EXCERPTED RECORDS:
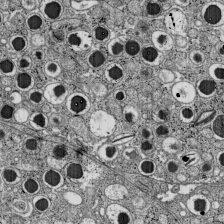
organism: C57BL Mouse
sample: Pancreatic islet
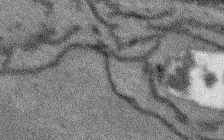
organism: Arabidopsis thaliana
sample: Root tip
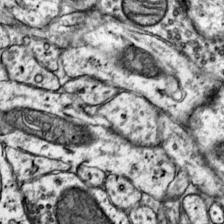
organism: Mouse
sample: Primary visual cortex
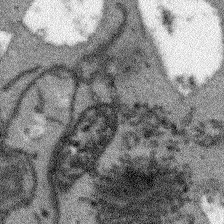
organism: Arabidopsis thaliana
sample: Root tip
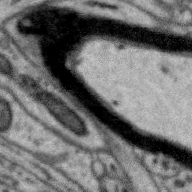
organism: Zebra finch
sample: Brain
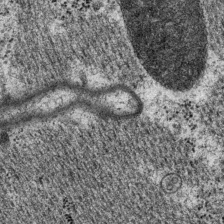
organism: P. pacificus
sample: Pharynx
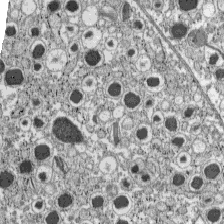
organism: C57BL Mouse
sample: Pancreatic islet
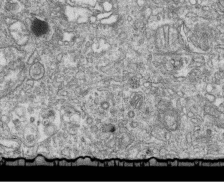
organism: Human
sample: HeLa cell HIV synapse
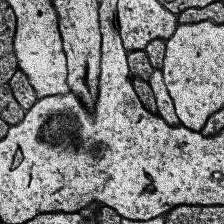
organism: Human
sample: Temporal Lobe
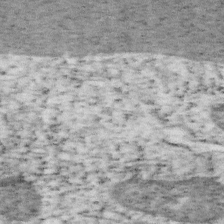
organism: Mouse
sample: OT-I killer T cells with ID8 ovarian cancer cells
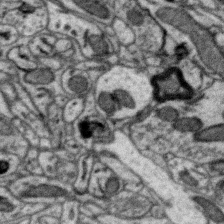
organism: Zebra finch
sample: Brain
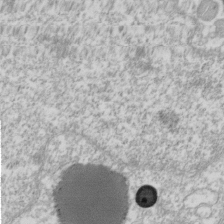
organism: Xenopus
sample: Cilia; centrioles in frog embryo cells
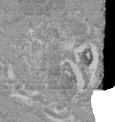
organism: Mouse
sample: Glomerulus
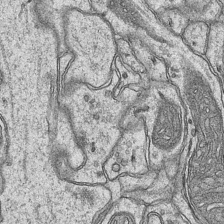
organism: Mouse
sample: CA1 Hippocampus
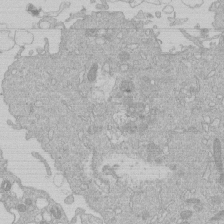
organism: Human
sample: Macrophage cells
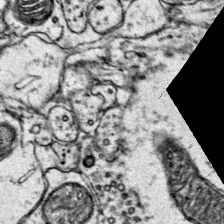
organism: Mouse
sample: Primary visual cortex
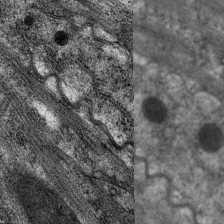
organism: C. elegans
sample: Pharynx
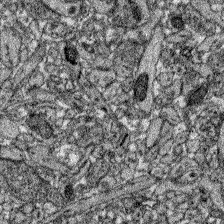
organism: Zebrafish
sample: Larval olfactory bulb

TASK GOAL: Your answer must restate the entries word for word and contain no pictures.

RESULT OF THE TASK:
organism: C57BL Mouse
sample: Pancreatic islet
organism: Arabidopsis thaliana
sample: Root tip
organism: Mouse
sample: Primary visual cortex
organism: Arabidopsis thaliana
sample: Root tip
organism: Zebra finch
sample: Brain
organism: P. pacificus
sample: Pharynx
organism: C57BL Mouse
sample: Pancreatic islet
organism: Human
sample: HeLa cell HIV synapse
organism: Human
sample: Temporal Lobe
organism: Mouse
sample: OT-I killer T cells with ID8 ovarian cancer cells
organism: Zebra finch
sample: Brain
organism: Xenopus
sample: Cilia; centrioles in frog embryo cells
organism: Mouse
sample: Glomerulus
organism: Mouse
sample: CA1 Hippocampus
organism: Human
sample: Macrophage cells
organism: Mouse
sample: Primary visual cortex
organism: C. elegans
sample: Pharynx
organism: Zebrafish
sample: Larval olfactory bulb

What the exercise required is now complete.